Nuland outlined reforms which the US ought to implement in anticipation of future influence campaigns. The US needs a framework to bring together its various intelligence agencies, technology experts and business leaders, similar to the coordinated restructuring on counter-terrorism implemented after 9/11. She highlighted tech companies as especially vulnerable due to the incentives against cooperation or sharing of information and design. The US government has an opportunity to build a framework to guarantee intellectual property and encourage tech companies to come together and discuss shared vulnerabilities in design, code, and supply chain that expose them to foreign exploitation.

Internationally there is need for similar coordination, allowing both flexibility and cooperation between countries. Terras noted there is no single public response which would work just as well in Estonia as it does in the US, so NATO members should retain flexibility on how best to counter disinformation and propaganda. At the same time, there is a need for greater cooperation between allied intelligence services in identifying culprits and international solidarity in ascribing blame.

The trickiest issue may be domestic political messaging. The panel discussed the importance of informing the public on hybrid warfare without overstating its effects. Publicly acknowledging and attributing foiled attacks is a key tool for discouraging future attempts. Acknowledging the problem is also a necessary step in educating the public on critical reading and cyber security skills.

At the same time, Rid warned of the risk of over-estimating the effects of foreign interference on domestic politics. In reality the effects of these methods are short-term, serving mostly to exploit existing domestic divides. Nations must maintain a faith in the efficacy of their own institutions and public discourse. The tendency to blame all domestic issues on foreign adversaries is itself characteristic of authoritarian countries.

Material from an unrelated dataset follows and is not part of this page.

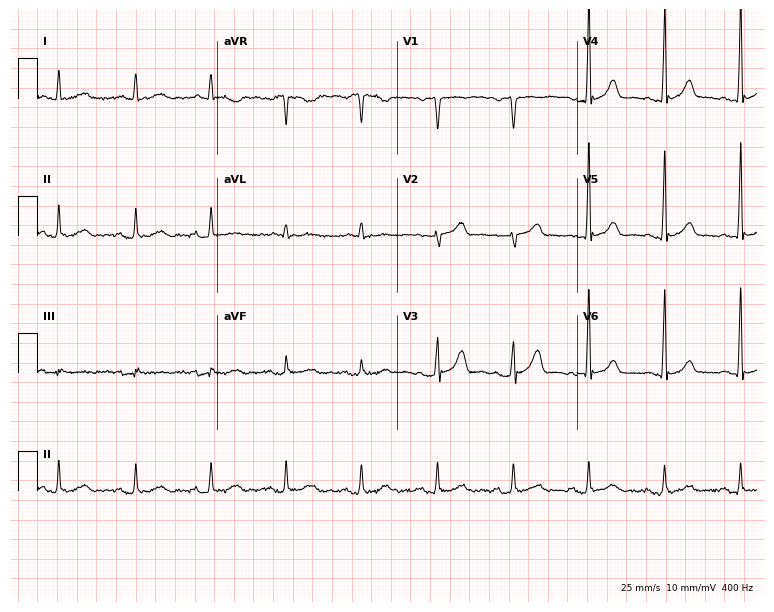
Standard 12-lead ECG recorded from a male patient, 71 years old. None of these six findings is recorded: first-degree AV block, right bundle branch block (RBBB), left bundle branch block (LBBB), sinus bradycardia, atrial fibrillation (AF), sinus tachycardia. Findings outside these six are not listed.
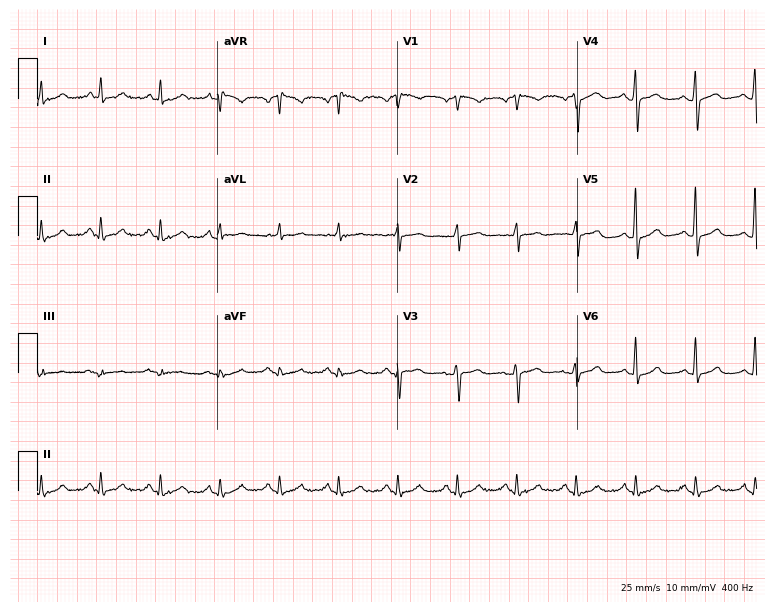
12-lead ECG (7.3-second recording at 400 Hz) from a 74-year-old male patient. Labelled as a normal ECG.
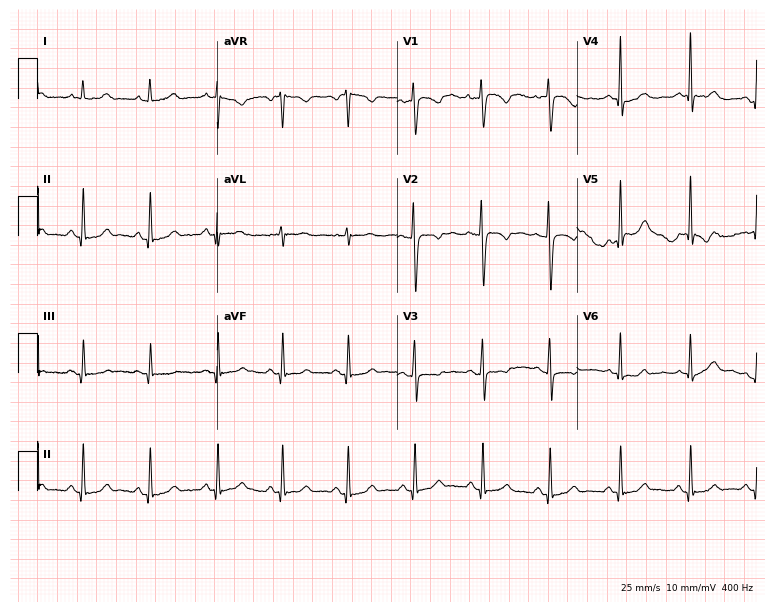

The issue of appropriate response is more open to debate. States could counter with cyberattacks of their own. Aside from the risks of escalation, the panel discussed the risks inherent to cyber weapons: they are difficult to aim, easily attributed, and easily turned against their makers by adversaries. Other measures like sanctions and attribution of attacks to individual hackers can also deter and demoralize hybrid warfare attempts. No clear decision was reached on the most effective form of deterrence, but the panel agreed that the efforts made by the US and its allies to date have been insufficient.